From The GWPF
GWPF & Scientific American
Scientists have discovered the DNA of some 2,100 kinds of plants and 180 animals — including American horses and woolly mammoths – dating to thousands of years after their supposed extinction.
One of the most popular theories for the extinction of the wholly mammoth and other so-called ‘megafauna’ that roamed the wilderness during the Pleistocene is the claim that rapid global warming at the end of the last Ice Age killed off these species.
The idea that global warming rather ‘overkill’ by human hunters was chiefly responsible for the disappearance of the mammoth has gained in popularity in conjunction with claims that humans today are facing the same fate due to the same alleged catastrophe.
Paleontologists have been arguing for decades what may have caused these species to vanish. For much of the second half of the 20th century the ‘overkill hypothesis’ dominated the scientific debate, claiming that the post-glacial expansion of human populations into their habitats led to the overhunting and gradual destruction of these species.
With the rise of climate catastrophism, a growing number of studies attempted to show that global warming rather than humans were primarily responsible for the disappearance of these Pleistocene species.
Now, a team of paleogeneticists have discovered DNA of “about 2,100 kinds of plants and 180 animals—including American horses and woolly mammoths, in samples from soil dated to thousands of years after their supposed extinction.”
Once this new discovery can be confirmed, the whole idea of an abrupt climate catastrophe wiping out the wholly mammoth and other Pleistocene species in one fell swoop is likely to go the way of the Dodo.
Ancient DNA preserved in soil may rewrite what we thought about the Ice Age
Based on bone and tooth records, the Yukon’s last mammoths were thought to have gone extinct about 12,000 years ago. But a new genetic sampling technique suggests the great beasts may have stuck around a lot longer, plodding through the Arctic tundra with bison and elk for thousands of years more. The story is in the soil.

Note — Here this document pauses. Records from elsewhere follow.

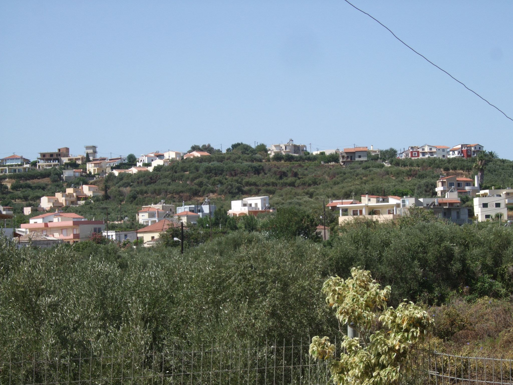 Tavronitis na Krecie.
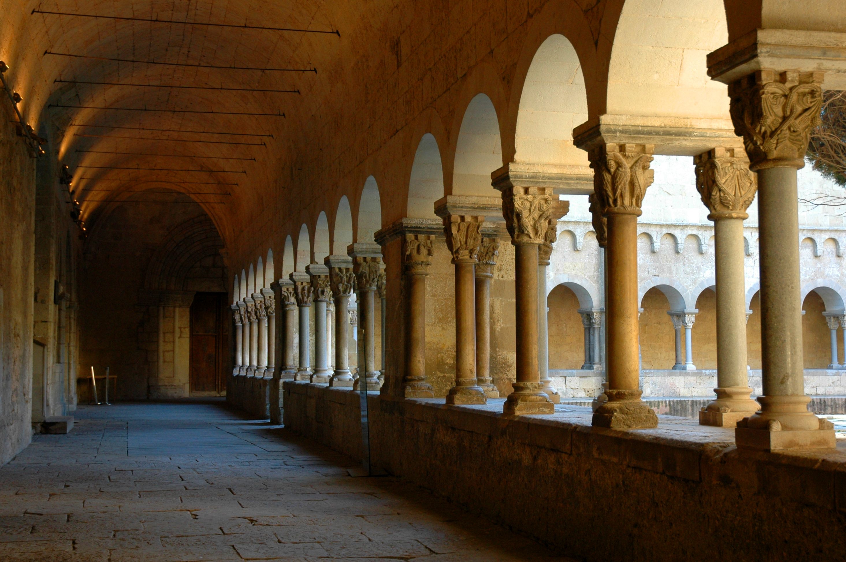 Monestir de Sant Cugat - Claustre galeria de llevant
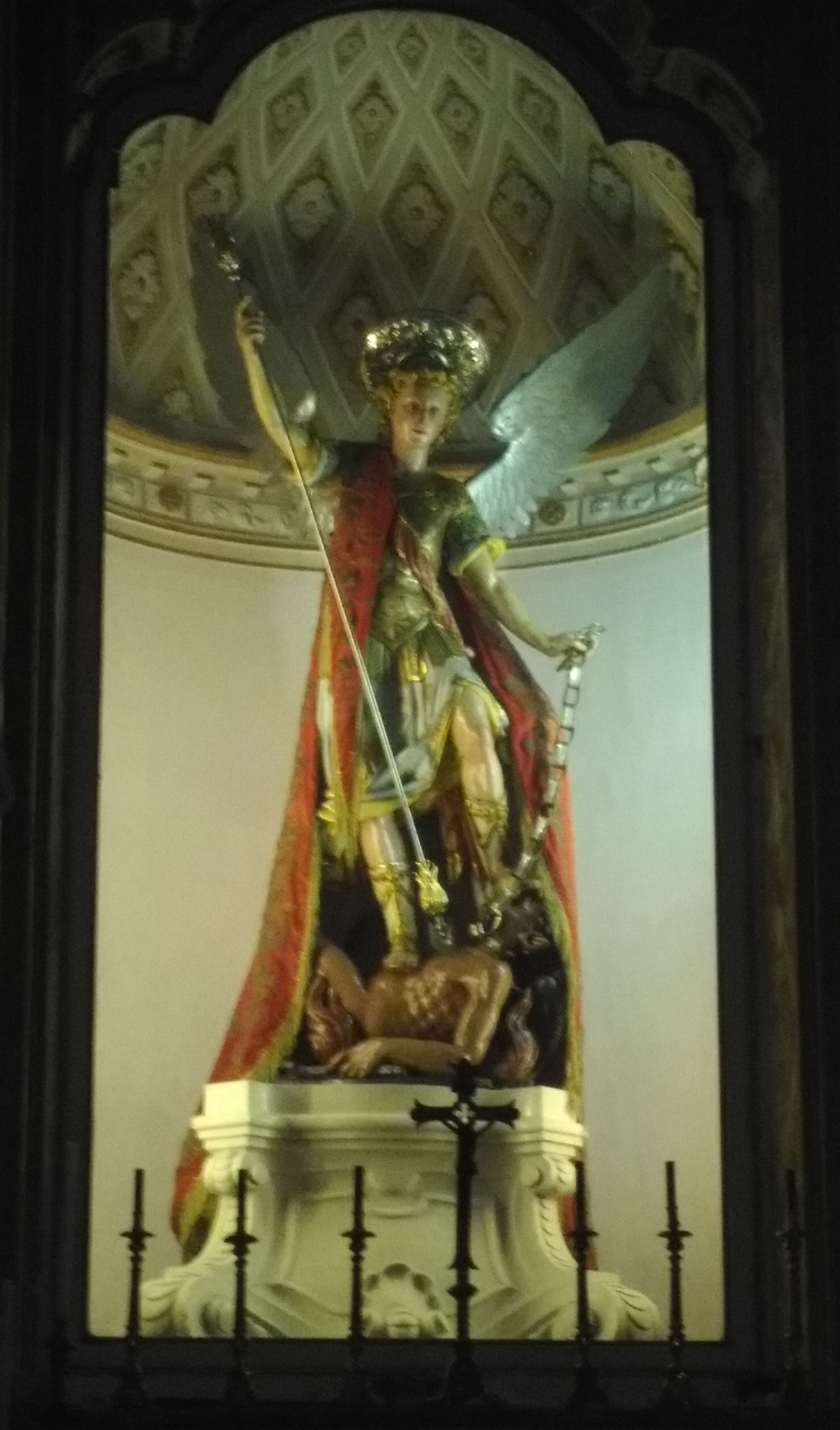 Statua lignea, opera di Stefano Li Volsi
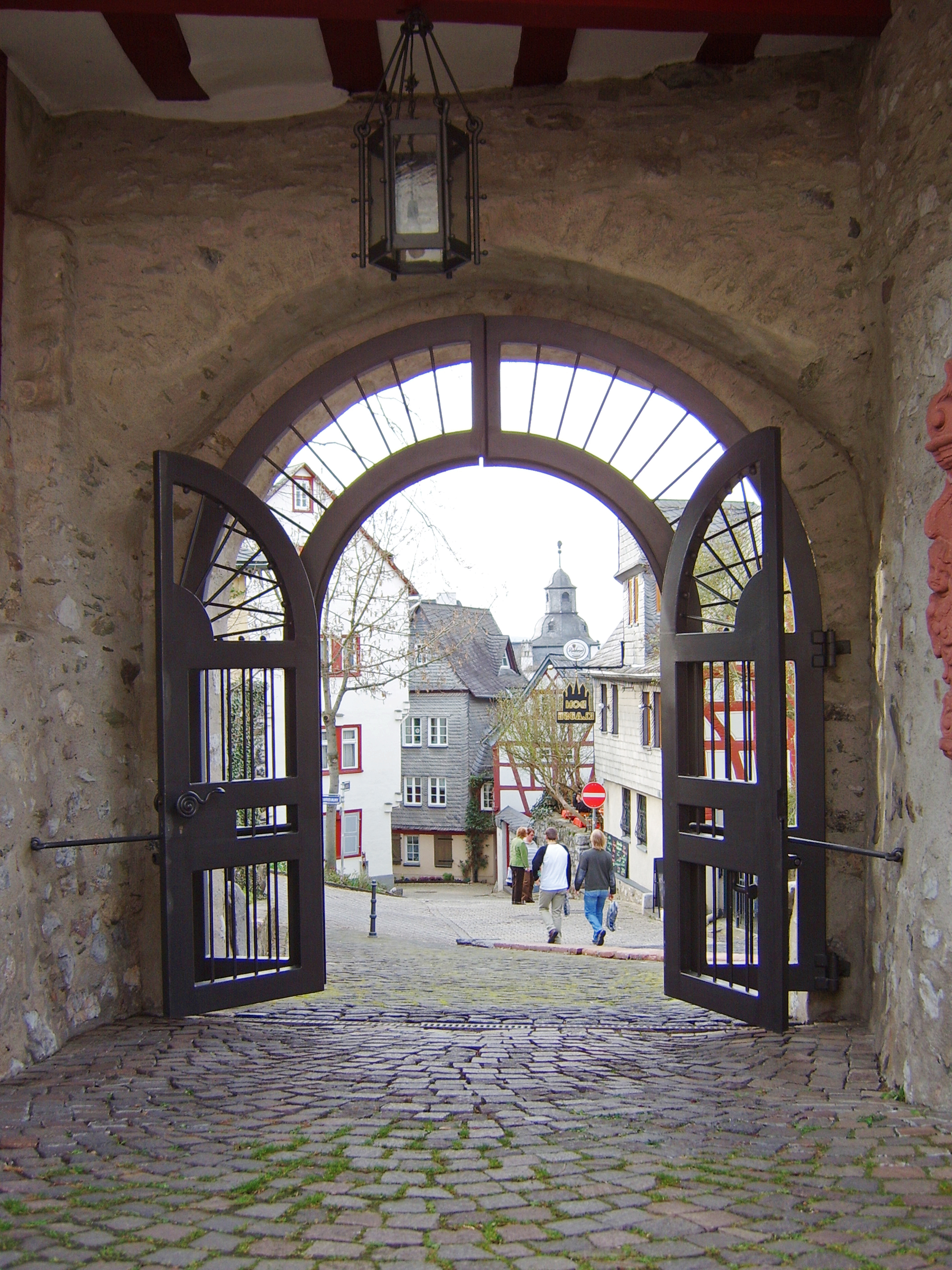 Blick durch ein Tor, nahe dem Limburger Domschatz

Bones are rich sources of prehistoric genetic information, but not the only ones; items ranging from shed Ice Age skin cells to pine needles can contribute to the genetic record stored in dirt. Paleogeneticists have been extracting and analyzing “environmental DNA” from soil for a long time, but getting rid of non-DNA material without destroying these fragile clues is daunting.
“Environmental samples contain a huge range of other chemical substances that are challenging to separate from the DNA we’re interested in,” says McMaster University geneticist Tyler Murchie. “We can’t afford to lose whatever we can get.” In Quaternary Reports, Murchie and his colleagues describe gentler techniques that recover up to 59 times as much genetic material as other methods.
In the new approach, soil samples are extracted with a sterilized chisel and then broken into smaller portions, stirred and run through a “cold spin method” to separate as much DNA as possible. The DNA is then compared against an existing genetic library to detect species matches.
“Not only do these techniques get more DNA, but they get more diverse DNA,” says East Tennessee State University paleontologist Chris Widga, who was not involved in the new study. “It’s becoming more nuanced, and it looks like there is actually the potential to document larger slices of the ecosystem.”